Answer:
The sun sets this year on the UN Millennium Development Goals (MDGs), which include the elimination of gender disparities in education at all levels. Even though the number of countries that have achieved gender parity in both primary and secondary education between 2000 and 2015 has increased from 36 to 62, girls continue to face the greatest challenges, especially in access to secondary education.
The negative consequences of lack of education are visible throughout a woman’s life. An uneducated girl is less capable of making her own family planning decisions. A child bride is more likely to face health issues and psychological distress, and her children are more exposed to malnutrition and illiteracy. Education, thus, is fundamental to the development of both aspirations and skills: an educated girl is more capable of managing property and her finances, and has higher chances to have access to credit.

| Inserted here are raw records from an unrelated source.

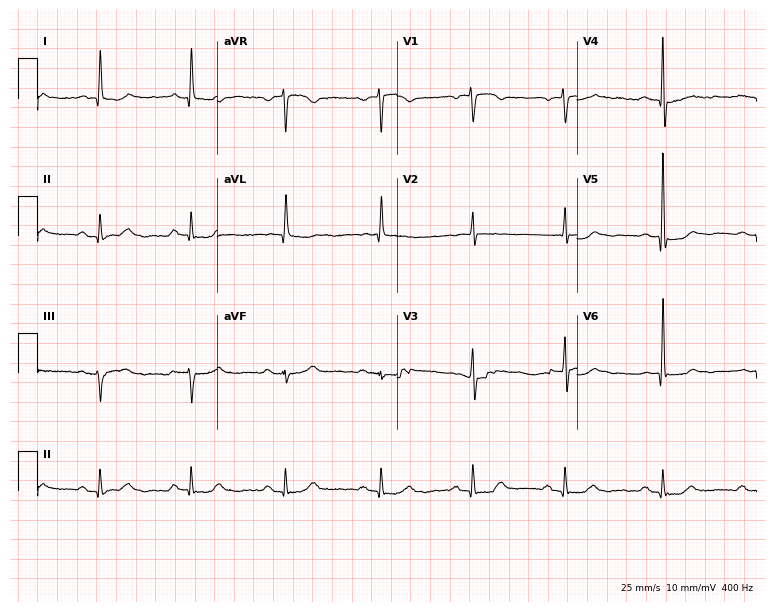
12-lead ECG from a female patient, 70 years old (7.3-second recording at 400 Hz). No first-degree AV block, right bundle branch block (RBBB), left bundle branch block (LBBB), sinus bradycardia, atrial fibrillation (AF) or sinus tachycardia recorded for this tracing.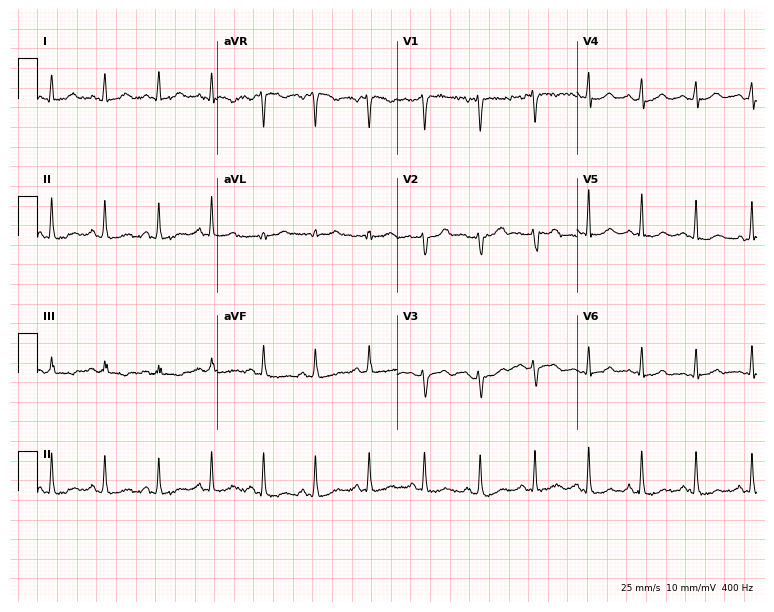
Resting 12-lead electrocardiogram (7.3-second recording at 400 Hz). Patient: a woman, 29 years old. None of these six findings is recorded: first-degree AV block, right bundle branch block (RBBB), left bundle branch block (LBBB), sinus bradycardia, atrial fibrillation (AF), sinus tachycardia. Findings outside these six are not listed.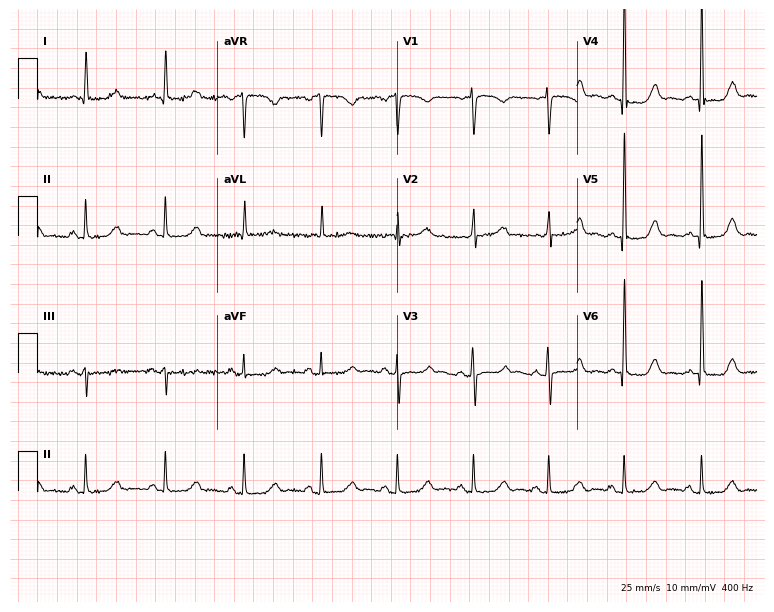
Resting 12-lead electrocardiogram (7.3-second recording at 400 Hz). Patient: a 58-year-old female. None of these six findings is recorded: first-degree AV block, right bundle branch block, left bundle branch block, sinus bradycardia, atrial fibrillation, sinus tachycardia. Findings outside these six are not listed.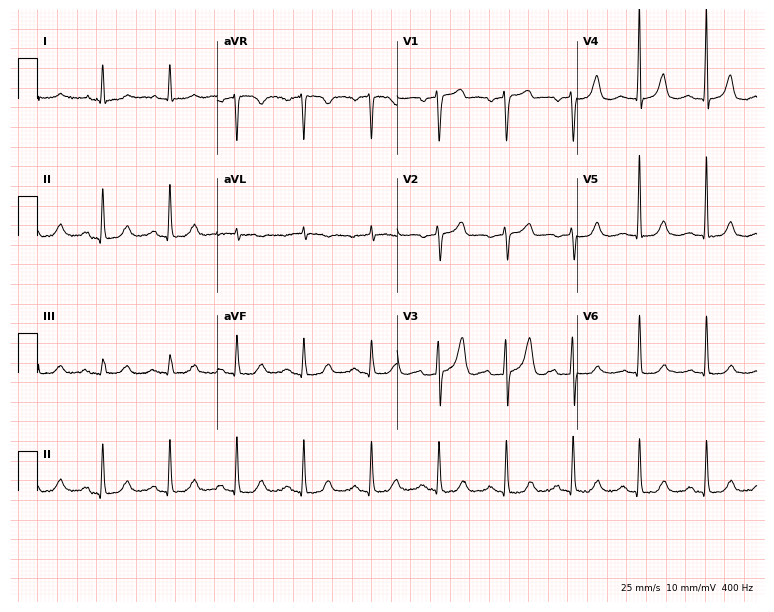
Standard 12-lead ECG recorded from an 85-year-old male. None of these six findings is recorded: first-degree AV block, right bundle branch block, left bundle branch block, sinus bradycardia, atrial fibrillation, sinus tachycardia. Findings outside these six are not listed.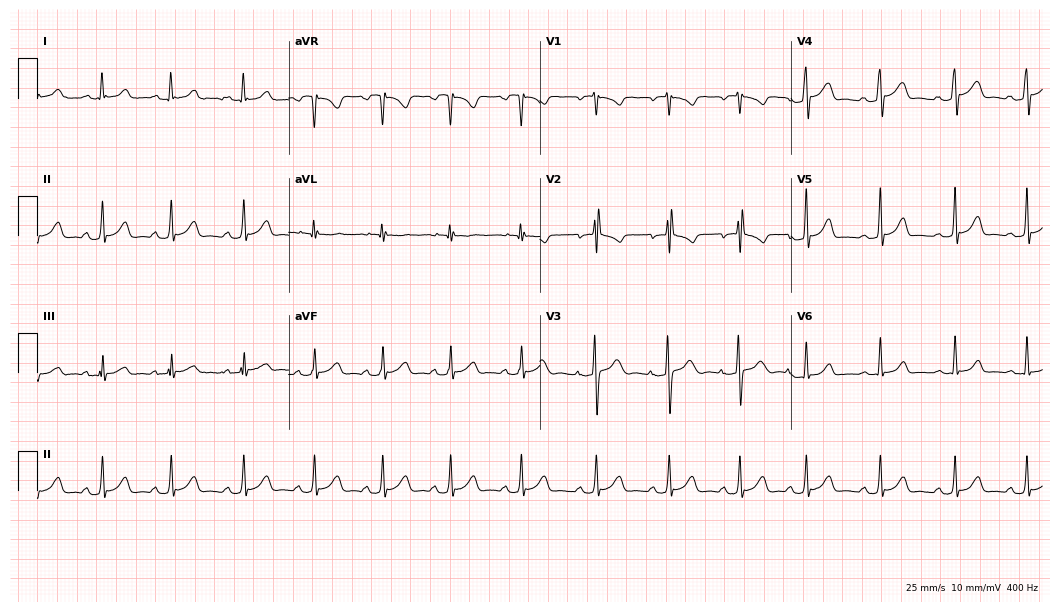
ECG (10.2-second recording at 400 Hz) — a female patient, 17 years old. Screened for six findings — first-degree AV block, right bundle branch block (RBBB), left bundle branch block (LBBB), sinus bradycardia, atrial fibrillation (AF), sinus tachycardia — none is recorded.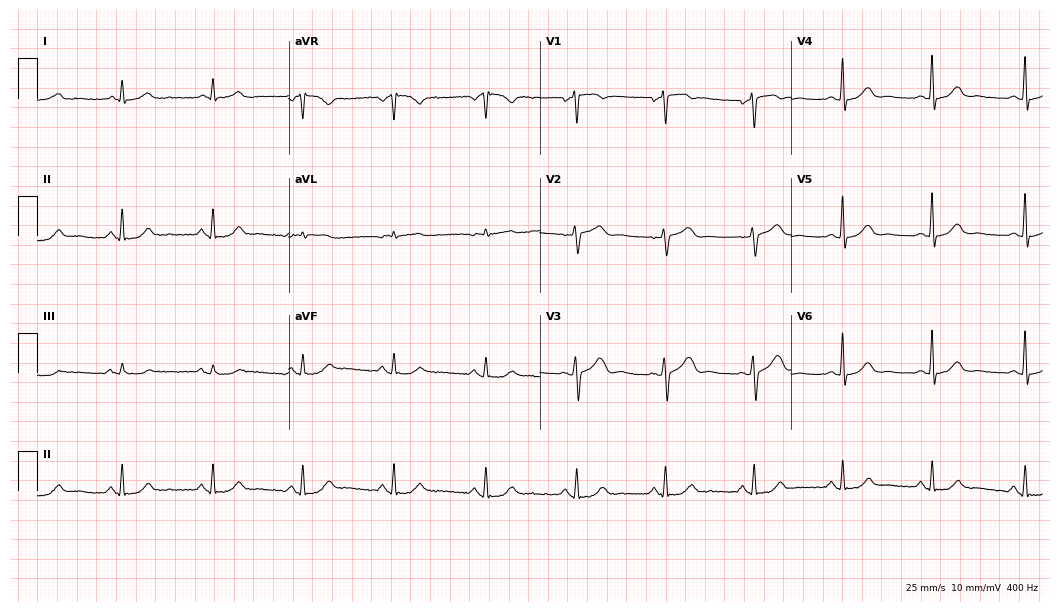
Resting 12-lead electrocardiogram (10.2-second recording at 400 Hz). Patient: a 74-year-old man. None of these six findings is recorded: first-degree AV block, right bundle branch block, left bundle branch block, sinus bradycardia, atrial fibrillation, sinus tachycardia. Only these six findings were labelled.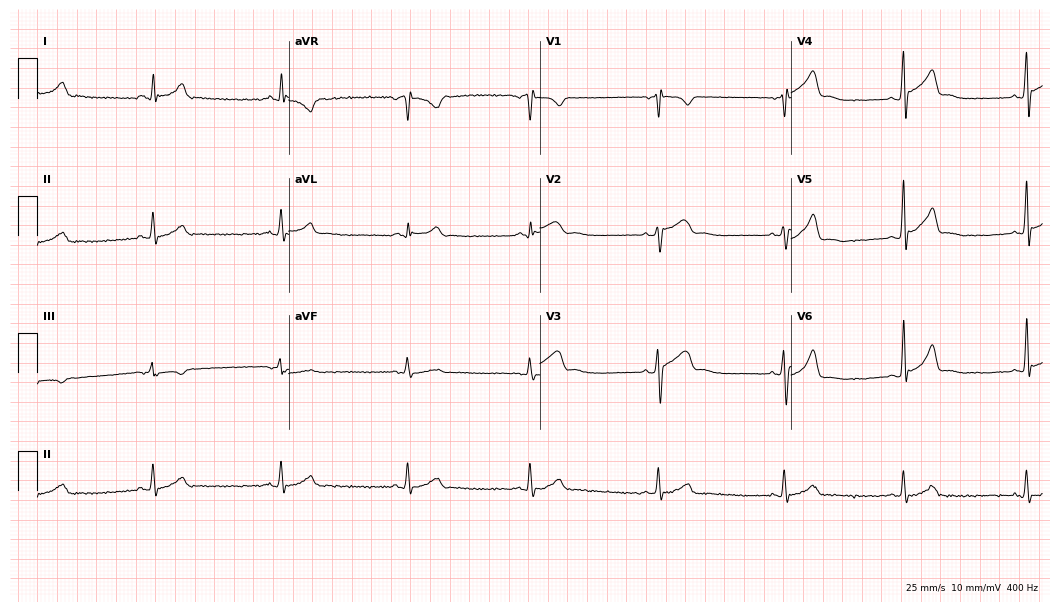
Resting 12-lead electrocardiogram (10.2-second recording at 400 Hz). Patient: a 57-year-old male. The tracing shows sinus bradycardia (a sinus rate of 50 beats per minute or less).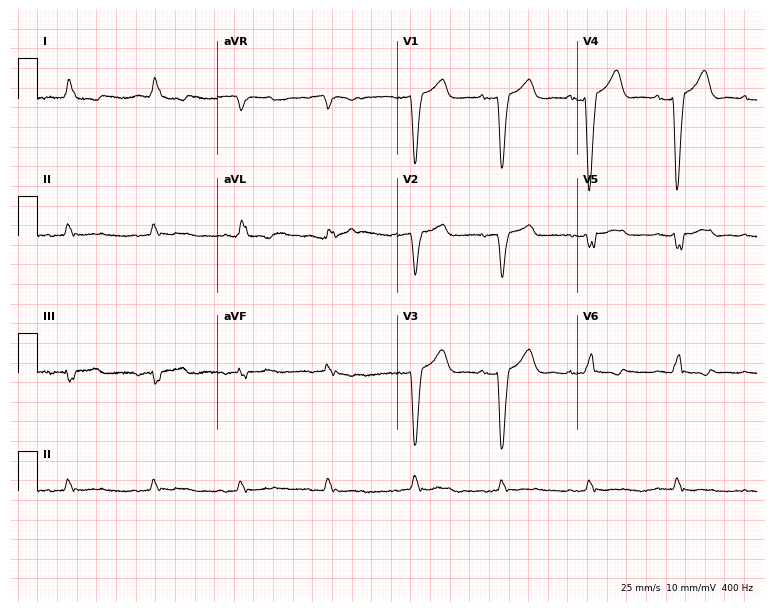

Women’s leadership and access to decision-making positions are also strictly dependent on educational attainment. In the long term, the lack of education affects a girl’s future capacity to seek and get employment and to have an income. Economic independence is reflected not only in a woman’s capacity to spend, save, acquire property and invest, but also in the freedom to get out of abusive domestic relationships, particularly economic violence.
Finally, without education a girl has a higher probability to live on the fringes of poverty.
The preference for boys in the family’s education investment, the gendered division of household labor, and long distances to travel to school are only some of the structural barriers and discriminatory social norms that contribute to gender inequality in education. One of the main reasons for girls’ low educational attainment is gender-based violence, and in particular sexual harassment and child marriage.